In 2003, the USA Food and Drug Administration decided to change the drug label to include information about inherited TPMT deficiency [3] and later recommended TPMT genotyping or genotypic testing to be performed before initiating treatment with azathioprine [4]. This was due to the finding that individuals homozygous for an inherited defect in the TPMT gene displayed increased sensitivity to myelosuppression, the dose-limiting toxicity of the thiopurines [5]. Dose-adjustments (in the case of heterozygotes) or consideration of an alternate agent (in the case of patients homozygous for non-functional alleles) may be required [6] to decrease the risk of potentially fatal metabolite accumulation and myelotoxicity [7]. Among the alleles that are clearly established to be non-functional (*2, *3A, *3B, *3C and *4) [8], the most common are the *3A (allele frequency up to 3.56% in Caucasians) and *3C (allele frequency up to 1.57% in Asians). Of note, as the TPMT*3A allele contains the TPMT*3B c.460G>A and the TPMT*3C c.719A>G variants in cis [9], detection of the TPMT:NM_000367.4:c.719A>G (TPMT*3C, dbSNP: rs1142345 G allele) variant alone will also pick up all TPMT*3A variants (which may be further classified by TPMT*3B genotyping/haplotyping).

Polymorphism on the TPMT gene, however, could not fully explain the variability in pharmacologic response and myelosuppressive risk of thiopurines [10,11]. In Asian populations, where the allele frequency for non-functional TPMT variants (*3A: 0.012%; *3B: 0.0%; *3C: 1.57%; *4–*26: 0.071% [8]) is much lower compared to European [12], Latino [13] and African [14,15] populations, a large-scale genetic association study was performed in a cohort of Korean patients receiving thiopurines to look for additional genetic determinants of thiopurine intolerance [16]. It was revealed that the common missense variant NUDT15:NM_018283.2:c.415C>T (Arg139Cys, dbSNP: rs116855232 T allele) conferred susceptibility to thiopurine-induced leukopenia in a genetic dose-dependent manner, with an odds ratio (OR) of 35.6 [16]. The finding has since been replicated in other patient populations, and has confirmed the prognostic value of NUDT15 c.415C>T genotyping in East Asian populations, where up to more than 20% of the population may be affected and require dose-adjustment or discontinuation [17].

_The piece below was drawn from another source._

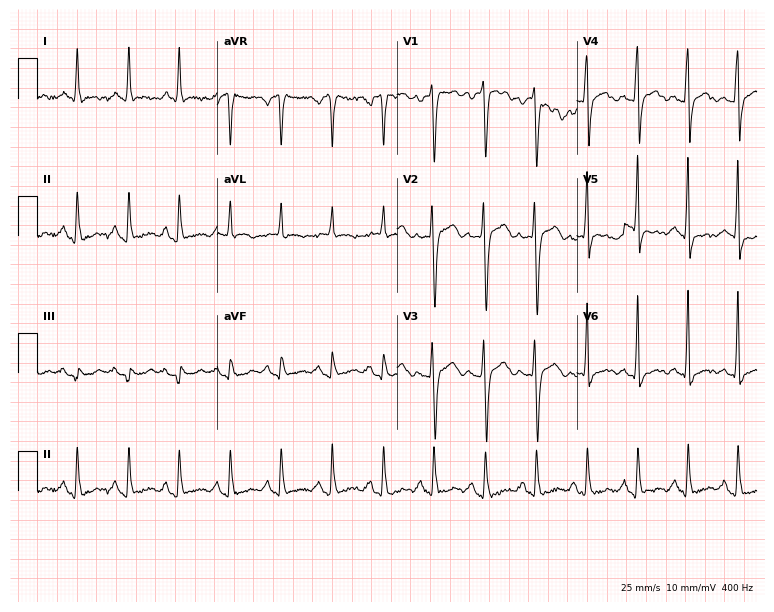
12-lead ECG from a 60-year-old female patient. Findings include sinus tachycardia (a sinus rate of 100 beats per minute or more).
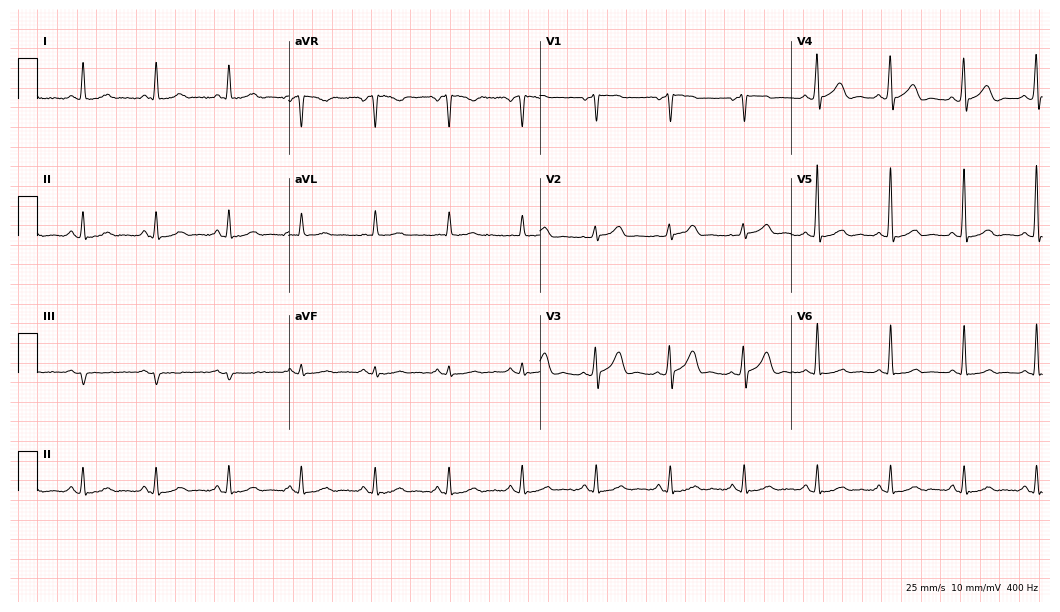
Standard 12-lead ECG recorded from a 55-year-old male patient (10.2-second recording at 400 Hz). Read as a normal ECG.

As prospective identification of individuals with an exaggerated adverse response to thiopurine can potentially prevent treatment-related complications and improve clinical outcome, the variants TPMT*3C and NUDT15 c.415C>T were targeted in our patient population, predominantly of Han Chinese (93.6%) [18]. Arguably, an assay with rapid turnaround time is advantageous since it will not delay the sometimes life-saving treatment [19]. On the other hand, to promote adoption of the test, the assay should be simple, objectively interpreted and have low consumable costs compared to traditional sequencing [4], with differentiation based on relative amplification efficiency [20] or by probe-based tests [21,22,23]. Additionally, the assay should be robust to variations caused by pre-analytical variables [24]. With these considerations, two complementary genotyping approaches, real-time PCR-high resolution melt (PCR-HRM) and PCR-restriction fragment length morphism (PCR-RFLP) analysis, were evaluated using conventional PCR and Sanger sequencing genotyping as the gold standard. The two approaches, either alone or in combination, may have the potential to replace existing sequencing-based approaches for genotyping the two pharmacogenetic loci or allow for a more widespread adoption of the test.

2. Materials and Methods

2.1. Clinical Samples and Human Ethics

Archived DNA was retrieved for 60 patients who had been referred for genetic testing at the Clinical Pathology Department, Pamela Youde Nethersole Eastern Hospital. In addition to their original test indications, they additionally gave written informed consent for anonymized testing and assay development using the extracted DNA. The study was reviewed and approved by the Hong Kong Hospital Authority/Hong Kong East Cluster Institutional Review Board Ethics Committee (HKEC-2016-047, 23 August 2016). Non-Chinese patients and patients presenting to the Clinical Pathology Service for NUDT15 or TPMT genetic testing were excluded from this study.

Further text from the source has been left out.